最初はヘッドホンやイヤホンを装着しっぱなしかと思ったが、頭に触れても何も無い。
辺りをキョロキョロと見まわしたが、誰もいない。
「あの、ね……ひーらぎいずな……落ち着いて、聞いてほしい……テレパシーで、脳内に、直接話しかけている……」
耳を塞ぐが、それでも声が聞こえる。
どうやらテレパシーというのは本当のようだ。
「だ、誰ですかぁ……何で私にテレパシーをぉ? あ、あなたは一体? もしかして、神様ですかぁ?」
「りら……じゃなくて、ワタシは……ええと……」
なんと名乗るか特に決めていなかった。
莉羅は少し考えて、超魔王ライアクの昔のあだ名を思い出す。
「……じゃあ仮に、『冥界の使者』とかで……」
「冥界ぃぃ!? あのぉ、ってことは、しっししし死神……」
しまった、この呼び名はちょっと仰々しすぎた。
莉羅は再考する。
「いや、そういうのじゃない。えっと……冥界じゃなくて、メーカー。とあるメーカーから、来ました……」
「サラリーマンの神様なんですかぁ?」
「うん……じゃあ、そういう事で、いいや……」
莉羅は少々面倒臭そうに頷き、本題に移った。
「ひーらぎいずな……あなたには、これから、とある場所に行って貰う……」
「とある場所? ど、どうして私が……理由は?」
「それは、追って説明、します……」
莉羅は言わなかったが、簡単に述べると「姉兄のデートを邪魔しろ」という企みである。
テルミと桜がパスタやクレープを食べて、(客観的には)イチャイチャしている時。
莉羅も、二人にテレパシーを送り「姉弟なのだから……自重すべきだ……よ」と苦情を送ろうとした。

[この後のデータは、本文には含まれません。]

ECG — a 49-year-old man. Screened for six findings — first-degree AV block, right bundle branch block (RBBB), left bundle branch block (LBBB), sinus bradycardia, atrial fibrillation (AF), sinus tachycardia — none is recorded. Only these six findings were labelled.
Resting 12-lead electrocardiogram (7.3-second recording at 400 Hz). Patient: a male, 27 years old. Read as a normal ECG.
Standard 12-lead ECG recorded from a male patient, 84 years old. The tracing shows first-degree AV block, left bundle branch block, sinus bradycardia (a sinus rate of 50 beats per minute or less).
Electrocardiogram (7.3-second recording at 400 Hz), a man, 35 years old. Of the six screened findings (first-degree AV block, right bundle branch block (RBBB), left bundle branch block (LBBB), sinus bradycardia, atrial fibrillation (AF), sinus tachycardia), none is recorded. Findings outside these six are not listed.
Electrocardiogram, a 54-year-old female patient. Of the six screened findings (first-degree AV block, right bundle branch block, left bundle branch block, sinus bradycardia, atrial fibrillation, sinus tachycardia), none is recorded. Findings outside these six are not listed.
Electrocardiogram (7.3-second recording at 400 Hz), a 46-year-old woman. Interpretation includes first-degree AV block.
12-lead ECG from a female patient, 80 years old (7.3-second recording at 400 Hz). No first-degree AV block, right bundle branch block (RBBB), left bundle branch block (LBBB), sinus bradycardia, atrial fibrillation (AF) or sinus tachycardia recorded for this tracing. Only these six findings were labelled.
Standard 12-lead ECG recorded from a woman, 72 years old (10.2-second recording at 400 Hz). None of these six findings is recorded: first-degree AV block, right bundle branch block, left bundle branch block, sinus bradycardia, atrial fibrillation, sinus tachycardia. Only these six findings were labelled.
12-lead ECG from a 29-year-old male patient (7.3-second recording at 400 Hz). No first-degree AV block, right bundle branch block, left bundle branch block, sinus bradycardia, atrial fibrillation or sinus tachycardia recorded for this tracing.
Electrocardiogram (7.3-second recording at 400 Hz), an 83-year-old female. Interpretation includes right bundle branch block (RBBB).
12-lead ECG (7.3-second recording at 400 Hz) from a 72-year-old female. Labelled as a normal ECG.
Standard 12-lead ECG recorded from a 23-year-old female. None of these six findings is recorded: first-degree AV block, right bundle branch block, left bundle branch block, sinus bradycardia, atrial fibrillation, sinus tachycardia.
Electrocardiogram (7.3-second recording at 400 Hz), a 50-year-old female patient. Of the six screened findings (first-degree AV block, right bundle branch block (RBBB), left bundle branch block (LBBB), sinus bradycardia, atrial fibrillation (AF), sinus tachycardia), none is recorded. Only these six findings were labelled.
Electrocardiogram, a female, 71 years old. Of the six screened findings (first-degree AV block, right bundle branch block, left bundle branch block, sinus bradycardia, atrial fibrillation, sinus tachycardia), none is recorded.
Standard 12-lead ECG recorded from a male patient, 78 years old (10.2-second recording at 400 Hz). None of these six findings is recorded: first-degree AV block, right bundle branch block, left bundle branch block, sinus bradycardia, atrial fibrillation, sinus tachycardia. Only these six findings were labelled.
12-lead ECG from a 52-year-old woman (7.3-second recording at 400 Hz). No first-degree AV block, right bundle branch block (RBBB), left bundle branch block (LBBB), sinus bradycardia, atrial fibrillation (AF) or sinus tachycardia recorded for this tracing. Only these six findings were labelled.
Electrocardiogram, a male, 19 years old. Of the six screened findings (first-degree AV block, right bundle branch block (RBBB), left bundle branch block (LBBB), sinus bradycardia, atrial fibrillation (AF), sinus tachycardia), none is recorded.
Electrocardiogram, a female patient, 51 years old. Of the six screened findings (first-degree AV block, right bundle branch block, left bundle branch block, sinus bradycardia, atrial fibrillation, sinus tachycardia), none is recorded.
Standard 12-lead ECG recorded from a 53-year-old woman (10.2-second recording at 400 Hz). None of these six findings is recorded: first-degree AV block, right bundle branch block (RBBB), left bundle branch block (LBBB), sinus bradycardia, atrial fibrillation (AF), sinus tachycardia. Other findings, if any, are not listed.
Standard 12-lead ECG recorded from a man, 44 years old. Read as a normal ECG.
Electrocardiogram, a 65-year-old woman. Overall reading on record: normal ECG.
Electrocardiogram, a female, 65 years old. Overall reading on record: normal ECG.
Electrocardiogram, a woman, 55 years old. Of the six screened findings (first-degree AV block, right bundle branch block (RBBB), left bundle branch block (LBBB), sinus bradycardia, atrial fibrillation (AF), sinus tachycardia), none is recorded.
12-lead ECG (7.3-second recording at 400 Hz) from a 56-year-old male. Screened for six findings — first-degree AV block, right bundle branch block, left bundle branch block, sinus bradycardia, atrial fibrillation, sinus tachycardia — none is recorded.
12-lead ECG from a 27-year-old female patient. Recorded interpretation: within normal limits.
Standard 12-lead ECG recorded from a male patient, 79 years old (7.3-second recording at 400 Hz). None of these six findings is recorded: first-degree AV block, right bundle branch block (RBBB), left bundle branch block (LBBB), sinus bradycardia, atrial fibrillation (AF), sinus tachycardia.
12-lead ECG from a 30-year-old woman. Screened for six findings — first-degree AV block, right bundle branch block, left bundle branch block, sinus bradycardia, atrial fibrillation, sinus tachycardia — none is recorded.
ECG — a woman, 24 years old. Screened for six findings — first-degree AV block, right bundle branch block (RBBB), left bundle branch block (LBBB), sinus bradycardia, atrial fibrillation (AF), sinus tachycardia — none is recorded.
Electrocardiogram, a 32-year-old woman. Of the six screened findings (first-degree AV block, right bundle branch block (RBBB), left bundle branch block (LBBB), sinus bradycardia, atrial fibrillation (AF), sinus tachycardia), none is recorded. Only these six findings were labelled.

しかし桜がそれを阻止し、テルミにテレパシーが伝わらなかったのだ。
最近桜は、ますます大魔王の力をコントロール出来るようになった。
念動力と電場操作の組み合わせにより、テレパシー無効バリアを張れるようになってしまったのだ。
そこで莉羅は考えた。
二人の前に直接行って邪魔してやろうか?
いや、それは不可能。
姉が魔力を分けてくれないと、テレポートは出来ない。
そうだ、ならば他人を行かせよう。
というわけで莉羅は、
「どうせ、暇だろうし……あのめすぶたで、いいや……」
と思い、いずなと交信したのだ。
柊木いずなが現れたならば、桜はいつも学校でやっている『クールなお嬢様キャラ』を演じざる得ない。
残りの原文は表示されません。